6.2 Planned Simulation Rules¶

Future unlock checks are expected to evaluate:

sessions_completed against min_sessions_required
completion_score / mastery threshold checks
Dependency graph validation (once dependencies are modeled)

7. XP Economy Concept¶

7.1 Current State (Implemented)¶

XP is tracked in user-facing progression tables (user_xp) and session-level earned XP (sessions.earned_xp).
Cookie balance is tracked in user_wallet with transaction history.

7.2 Planned Reward Expansion¶

XP reward balancing per skill/session type.
Cookie reward balancing tied to session outcomes.
Streak multiplier mechanics as a future progression modifier.

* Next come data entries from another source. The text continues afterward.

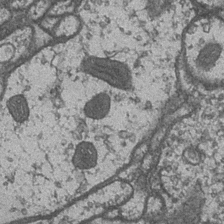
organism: Drosophila
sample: Optic medulla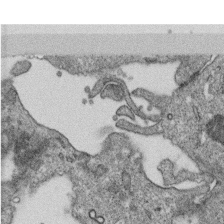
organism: African green monkey
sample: Vero E6 cells infected with SARS-CoV-2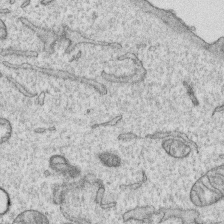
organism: Human
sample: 1205lu cells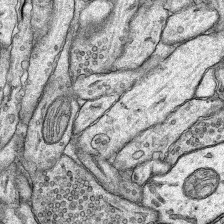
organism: Rat
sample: Hippocampus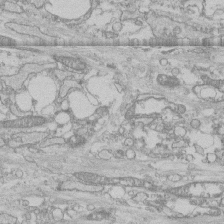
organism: Human
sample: CRL-1474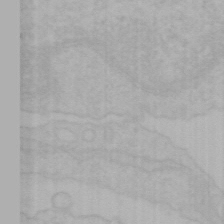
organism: Mouse
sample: Choroid plexus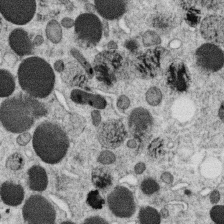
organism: C. elegans
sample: C. elegans oocyte; sperm cells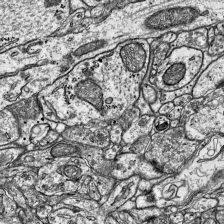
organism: Mouse
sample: Visual Cortex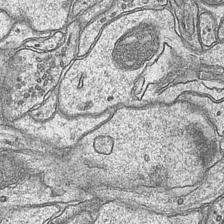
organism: Mouse
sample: CA1 Hippocampus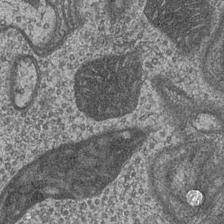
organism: Drosophila
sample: Optic medulla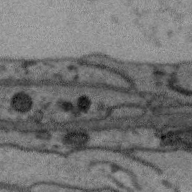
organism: Zebra finch
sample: Brain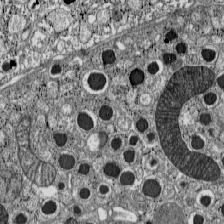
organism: C57BL Mouse
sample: Pancreatic islet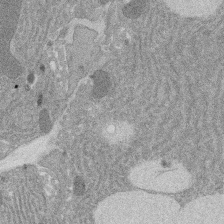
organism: Rat
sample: Salivary granule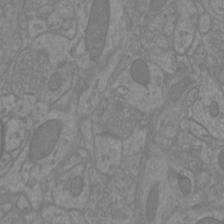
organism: Mouse
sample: Cortical neurons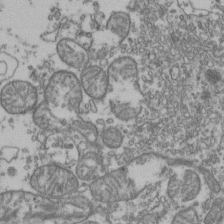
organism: Human
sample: Activated Jurkat CD4+ T cells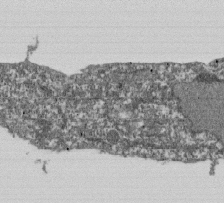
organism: Dictyostelium discoideum
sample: Dictyostelium multivesicular bodies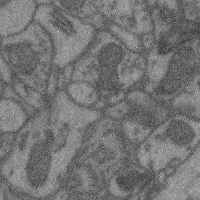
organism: Mouse
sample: Cerebral cortex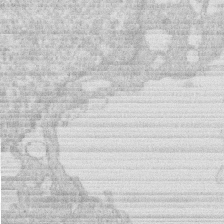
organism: Human
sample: Macrophage cells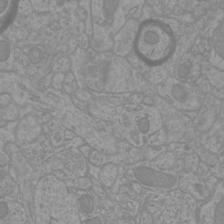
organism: Mouse
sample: Cortical neurons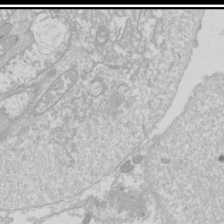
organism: Drosophila
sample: Cell division; meiosis; drosophila spermatocytes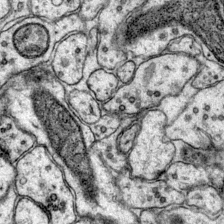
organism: Mouse
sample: Primary visual cortex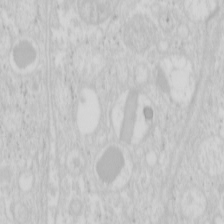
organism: Mouse
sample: Pancreas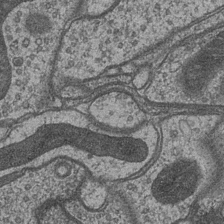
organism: Drosophila
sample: Optic medulla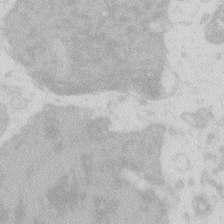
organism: Zebrafish
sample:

8. Future Adaptive Engine Overview¶

The current system already exposes weak-item and due-item analytics views that will feed adaptive logic:

vw_practice_most_wrong
vw_practice_due_items

Planned adaptive capabilities:

Weak skill detection and ranking.
Error-rate weighted recommendations.
Smart session generation from weakest/due targets.
Difficulty balancing based on learner outcomes.
Linguistic adaptation based on token-level morphology and syntax signals.

These capabilities are roadmap design targets, not fully automated runtime behavior yet.

9. Official Morphological Specs (Reference)¶

The official detailed specs for token-level morphology and lexical engineering are maintained in:

docs/MORPHOLOGICAL_EVALUATION_SPEC.md
docs/MORPHOLOGY_GENERATION_SPEC.md
docs/WORD_DETAIL_PANEL_SPEC.md
docs/irregulars/en_verbs.json (EN irregular overrides)

These documents are normative for implementation details and should be used as the source for future API/UI behavior at token-level evaluation and word-detail tooling.